En cualquier caso, tras visitar la exposición es inevitable preguntarse quién está desarrollando en la actualidad proyectos con metodologías a la altura de las de Avedon.
En una aproximación coherente, me viene a la cabeza Zanele Muholi y su serie Faces and Phases, con la que lleva veinte años retratando a comunidades sudafricanas LGBTQIA+. En una aproximación menos creíble, pienso en JR, que se limita a articular retratos masivos de comunidades marginadas intentando hacer pasar el oportunismo por conciencia social (hay cientos de JR's en el panorama, algunos con muchos medios y otros con pocos, pero todos ellos se parecen en que no comparten ni por asomo los fundamentos de Avedon, el primero de los cuales implica estar presente; JR, sin ir más lejos, a menudo realiza proyectos con convocatorias del estilo: hazte un selfie y envíamelo).
Como aproximación local, en los 80, mientras en Estados Unidos se gestaba In the American West, en España teníamos a García-Alix fotografiando a motoristas, drogadictos, presos y estrellas porno.
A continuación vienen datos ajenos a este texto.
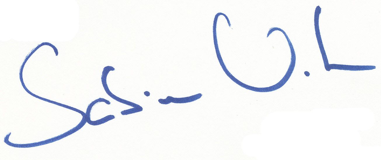 Signatur von Sabine Vitua
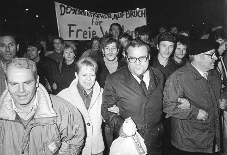 ADN-ZB Kasper 9.11.89 Gera: Nach Friedensgebeten in drei Kirchen formierte sich ein Demonstrationszug mit mehreren zehntausend Teilnehmern in der Bezirksstadt. An der Spitze liefen der Oberbürgermeister Horst Jäger (2.v.r.), Superintendent Otto Heinrich Müller (r) und Vertreter des Neuen Forums.
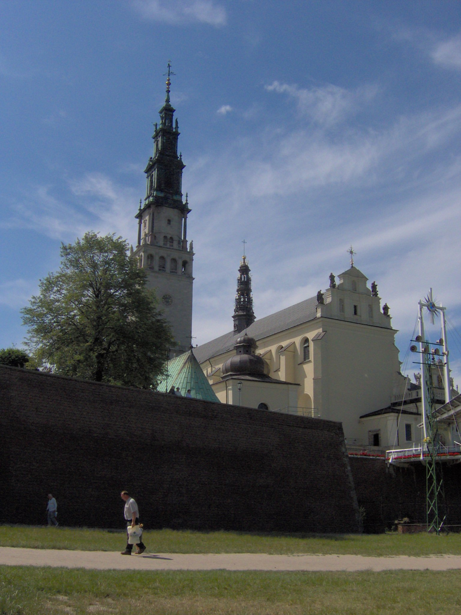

Pero existe una gran diferencia entre retratar la marginalidad de manera participativa, como sucedía de forma declarada en la obra de García-Alix, y retratar lo que un/a artista considera el motor de la sociedad. En ninguna de estas aproximaciones hay una resonancia plenamente satisfactoria. Al menos, yo no la percibo.
Entonces, ¿quién está privilegiando de forma contundente y legítima la perspectiva de la clase obrera mediante los mejores recursos del arte contemporáneo?
¿Quién nos está diciendo, con rigurosidad y sin ínfulas, que lo importante de Madrid no son Los Javis sino Mercedes la que te hace las uñas?
Y sobre todo, ¿quién lo hace desde el deseo de ser comprendido por Mercedes y no como trampolín hacia Los Javis?
¿Qué instituciones españolas están dispuestas a apostar por la clase de proyecto que, en lugar de romantizar realidades marginales, nos recuerda que Miquel Barceló no es en absoluto más valioso que un cerrajero?
Daos un paseo por Fundación Mapfre (tenéis hasta el 30 de agosto) y si se os ocurre alguien, por favor, me lo decís. Me interesa mucho.